GRR has around 5 full-time software engineers working on it as their day job, plus additional part time code contributors. The project has long term commitment.
Given we previously had limited code contribution from outside, it was hard to justify the extra effort of jumping out of our internal code review and submission processes. That has now changed, we are syncing far more regularly (often multiple times per week), and we are working on code structure changes that will make it easier for us to develop externally.
GRR is complicated. We are talking about a distributed, asynchronous, cross platform, large scale system with a lot of moving parts. Building that is a hard and complicated engineering problem. This is not your average pet python project.
Having said that, the most common action of just collecting something from machines and parsing what you get back has been made significantly easier with the artifacts system. This allows you to specify complex multi-operating system collection tasks with just a few lines of YAML, and collect any of the hundreds of pre-defined forensic artifacts with the click of a button.
Some people have compared GRR functionality to Mandiant’s MIR, Encase Enterprise, or F-Response. There is some crossover in functionality with those products, but we don’t consider GRR to be a direct competitor. GRR is unlikely to ever be the product for everyone, as most organizations need consultants, support and the whole package that goes with that.
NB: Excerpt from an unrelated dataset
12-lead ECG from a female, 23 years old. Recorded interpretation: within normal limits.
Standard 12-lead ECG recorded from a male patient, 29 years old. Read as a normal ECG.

In many ways we have a way to go to match the capabilities and ease of use of some of the commercial products, but we hope we can learn something off each other, we can all get better, and together we can all genuinely improve the security of the ecosystem we all exist in. We’re happy to see others use GRR in their commercial consulting practices.
There isn’t one. We ship with basic auth which doesn’t really handle logout, you need to close the browser. This is OK for testing, but for production we expect you to sit a reverse proxy in front of the UI that handles auth, or write a webauth module for GRR. See the Authentication to the AdminUI section for more details.
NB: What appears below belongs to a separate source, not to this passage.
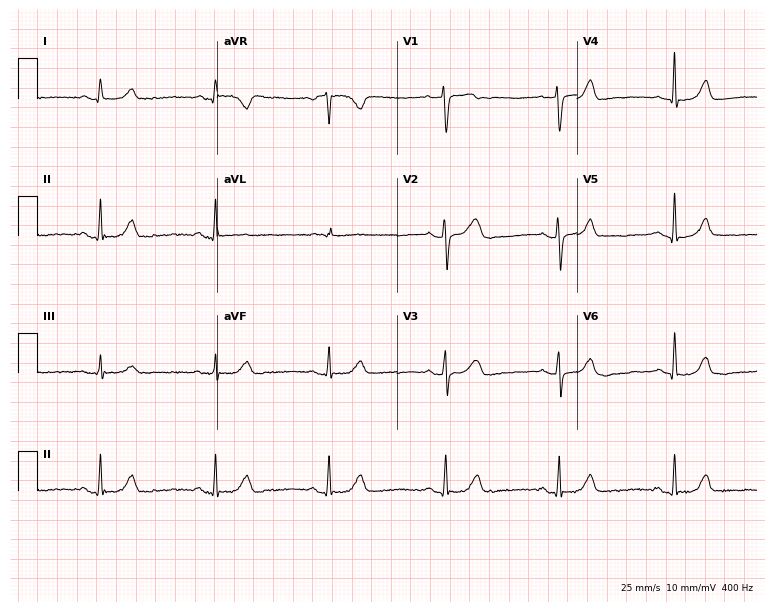
12-lead ECG from a 50-year-old woman. Recorded interpretation: within normal limits.
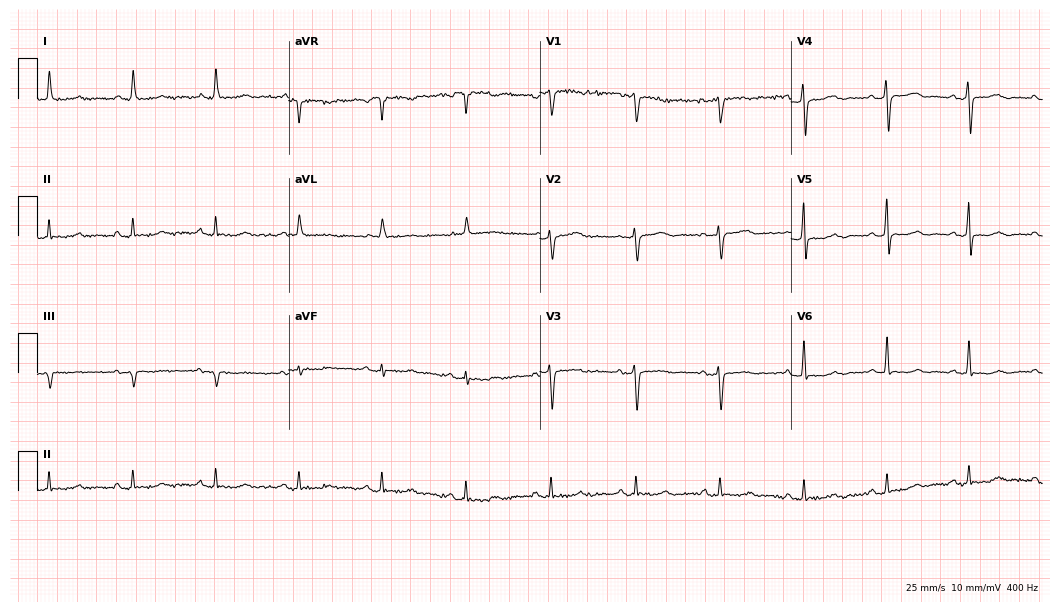
Standard 12-lead ECG recorded from a female, 57 years old. Read as a normal ECG.

You can’t. Technically it’s possible, but it’s a lot of work and we don’t see much benefit. You should run your GRR server in the UTC timezone.
In the datastore GRR stores all timestamps as microseconds from epoch (UTC). To implement timezone customization we could store a user’s local preference for timezone and daylight savings based on a location, and convert all the timestamps in the UI, but there is a lot of complexity involved. We’d need to make sure each user gets the correct time and timezone displayed in all parts of the UI, handle the shifting winds of daylight savings correctly, provide clear input options on forms that accept timestamps, and make sure all the conversions were correct. All of that adds up to lots of potential to display or store an incorrect time, which is not what you want from a forensics tool.
It’s common to have GRR users split across different timezones and a client fleet in many timezones. If we went to all of the effort above, all we have really achieved is fragmentation of each user’s view of the system. Each user is still going to have to analyse and reason about events on clients in a different timezone to their own. But now we have made collaborative analysis harder: instead of being able to simply copy a timestamp out of the UI into a ticket or handoff timeline analysis notes to another shift in another timezone they will have to convert timestamps back into UTC manually for consistency.
For forensic analysis and timeline building, UTC always makes the most sense. We have added a UTC clock to the top right hand corner of the UI to help reason about the timestamps you see.
Is there any relation between the grr pip package and Google's GRR?
No. The naming collision is just a coincidence, and you might actually run into issues if you install the two in the same Python environment.